Самолет улетел, Данилка выглянул с крыши. Нет, не видно «сыщиков». Опять лег на спину, в небо уставился и размечтался о том, как скакал бы он ночью во весь опор на арабском скакуне, а за ним гнались бы гвардейцы кардинала, и на груди его была бы тополиная ветка с зелеными, как мотыльки, листочками. Доскакал бы он до Ярки и, обливаясь кровью — ранен в схватке, — положил бы веточку к ее ногам. Опять Ярка! Чего это он? Совсем с ума спятил. Еще кровью истекать из-за этой ведьмы!..
— Да-данилка, Да-данилка, — оборвал его мечтания голос Яшки-адъютанта. — Я-ярку поймали, Я-ярку! Айда!
«Ага, попалась! — обрадовался Данилка. — Говорил ей — попадешься».
Данилка скатился с крыши.
— Я те-тебя искал-искал! — заикался Яшка-адъютант, захлебываясь от восторга.
Уши его горели, как будто их только что надрали, и белая голова, казалось, вот-вот оторвется от тонкой шеи — так он ею вертел.
Бледная Ярка стояла в кругу пацанов. Данилка наметанным глазом опытного бойца сразу определил: была схватка. Двое мальчишек поцарапаны, а у Ярки надорван рукав платьица и на лбу приличная шишка. Данилку она встретила презрительным взглядом.
— Се-сейчас… — злорадно пообещал ей Яшка-адъютант. У него тоже была царапина на носу.

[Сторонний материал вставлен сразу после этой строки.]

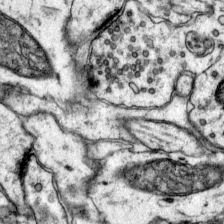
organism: Mouse
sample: Primary visual cortex

И тут с Данилкой случилось непонятное — отвел он взгляд в сторону, чтобы не встречаться с глазами Ярки, и неожиданно для себя сказал:
— Отпустите ее.
Яшка-адъютант икнул от удивления, войско рот разинуло. Ярка же усмехнулась, острым плечом презрительно вздернула и пошла не торопясь, будто на прогулочке.
— Ты-ты чего? — спросил Яшка-адъютант, растерянно хлопая белыми ресницами. — Да-дать ей на-надо было.
Данилка и сам не мог объяснить, как это получилось, что он отпустил Ярку. Только вдруг зачесались у него кулаки, чтобы «да-дать» Яшке-адъютанту подзатыльник.
Данилка молча пошел домой. Игра расстроилась.
Весь день Данилка был сам не свой. Войско вызывало его играть — не пошел. Сидел на крыльце и строгал ножичком палку. Мать увидела, послала дрова рубить. Нарубил. Потом огород копал, грядки делал, а сам все на Яркин огород поглядывал: не покажется ли. Ему почему-то очень хотелось увидеть ее, а зачем — и сам не знал. Увидеть, и все. Когда мать за солью послала, Данилка вместо того, чтобы сразу налево идти, в магазин, пошел направо, мимо Яркиного дома. И вместо соли купил горчицы. Мать отругала.
Вечером, когда стали сгущаться сумерки, стал он слоняться возле Яркиного дома, делая вид, что просто так здесь ходит, прогуливается. Но Ярки не было. В доме горел свет, по занавескам двигались тени, и порою ему казалось, что он узнает ее тень. Ходил-ходил, даже ноги загудели, но Ярка так и не показалась. Потом свет в доме погас — было совсем уже поздно. Стихло все на улице, только гудки паровозные тоскливо гудели на станции. Вроде бы потерялись они в большом мире. Он сел на лавочку, поджал ноги к подбородку, как сидела вчера здесь Ярка, и стал глядеть на звезды. Было очень грустно.